The Maniago location factors receivables from one of its customers. The factoring programs are uncommitted, whereby the Company offers receivables for sale to an unaffiliated financial institution, which are then subject to acceptance by the unaffiliated financial institution. Following the sale and transfer of the receivables to the unaffiliated financial institution, the receivables are not isolated from the Company, and effective control of the receivables is not passed to the unaffiliated financial institution, which does not have the right to pledge or sell the receivables. The Company accounts for the pledge of receivables under this agreement as short-term debt and continues to carry the receivables on its consolidated balance sheets.
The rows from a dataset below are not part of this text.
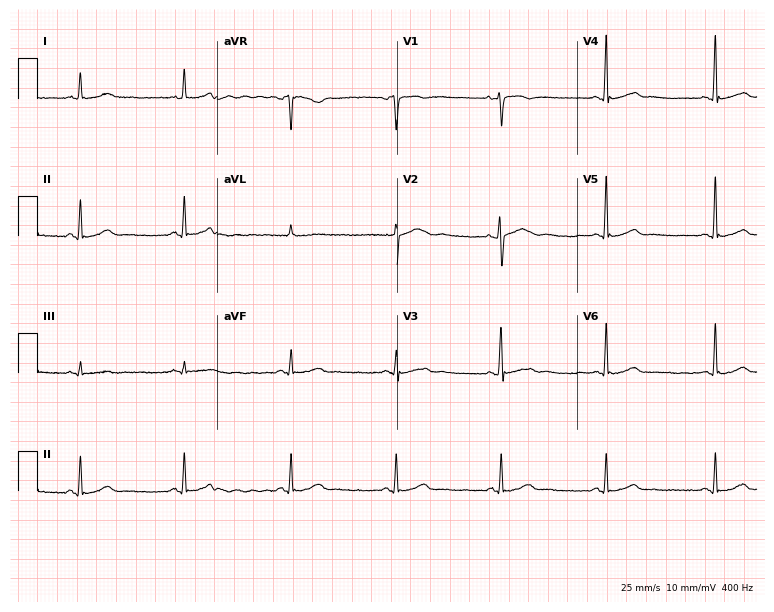
12-lead ECG (7.3-second recording at 400 Hz) from a female, 42 years old. Screened for six findings — first-degree AV block, right bundle branch block, left bundle branch block, sinus bradycardia, atrial fibrillation, sinus tachycardia — none is recorded. Other findings, if any, are not listed.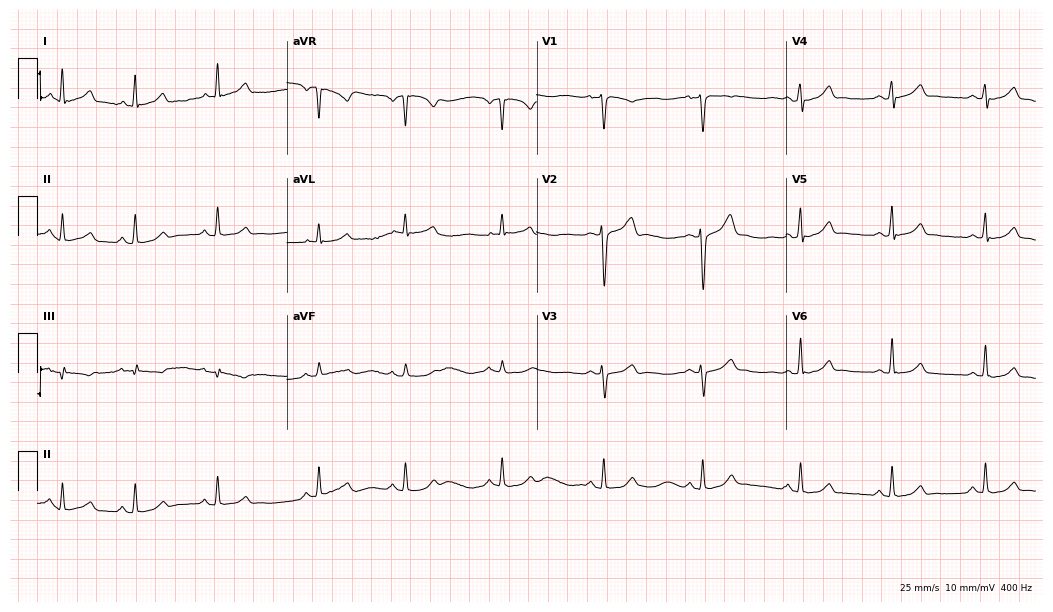
Standard 12-lead ECG recorded from a 33-year-old male (10.2-second recording at 400 Hz). Read as a normal ECG.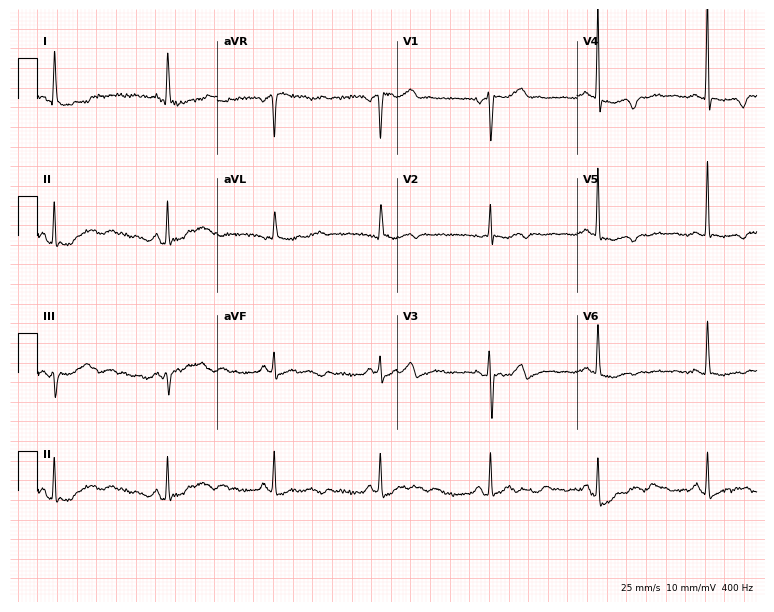
ECG (7.3-second recording at 400 Hz) — a 71-year-old female. Screened for six findings — first-degree AV block, right bundle branch block, left bundle branch block, sinus bradycardia, atrial fibrillation, sinus tachycardia — none is recorded. Only these six findings were labelled.

The Maniago location did not obtain any new borrowings in fiscal 2023. In fiscal 2022, the location obtained borrowings from two separate lenders. The first loan agreement was entered into in October 2021, in the amount of $1,200 with a repayment term of six years. The second loan agreement was entered into in September 2022, in the amount of $1,100 with a repayment term of five years. The proceeds from the first loan were used for working capital and the proceeds from the second loan for capital investment.

The Maniago location obtained borrowings from two separate lenders in fiscal 2021. The first loan was for $717 with repayment terms of approximately seven years, of which $287 was forgiven in the same period and was recorded in other income within the consolidated statements of operations and treated as a gain on debt extinguishment. A second loan with a repayment term of five years was obtained in the amount of $303. The proceeds of these loans were used for working capital purposes.

Payments on debt under foreign debt and other debt (excluding finance lease obligations, see Note 10, Leases) over the next 5 fiscal years are as follows:
Minimum debt payments
2024$20,047 
2025961 
2026884 
2027493 
202848 
Thereafter— 
 Total minimum debt payments$22,433 
Debt issuance costs
The Company had debt issuance costs of $86, which are included in the consolidated balance sheets as a deferred charge in other current assets, net of amortization of $78 and $46 at September 30, 2023 and 2022, respectively.

Other
On April 10, 2020, the Company entered into an unsecured promissory note under the Paycheck Protection Program (the “PPP Loan”). The PPP Loan had an aggregate principal amount of $5,025. The loan proceeds were used for payroll payments and the SBA granted full forgiveness on January 25, 2022. The Company elected to treat the PPP Loan as debt under FASB Topic 470. As such, the Company derecognized the liability in the second quarter of fiscal 2022 when the loan was forgiven. As of September 30, 2023 and 2022 the PPP loan balance was $0 and $0, respectively.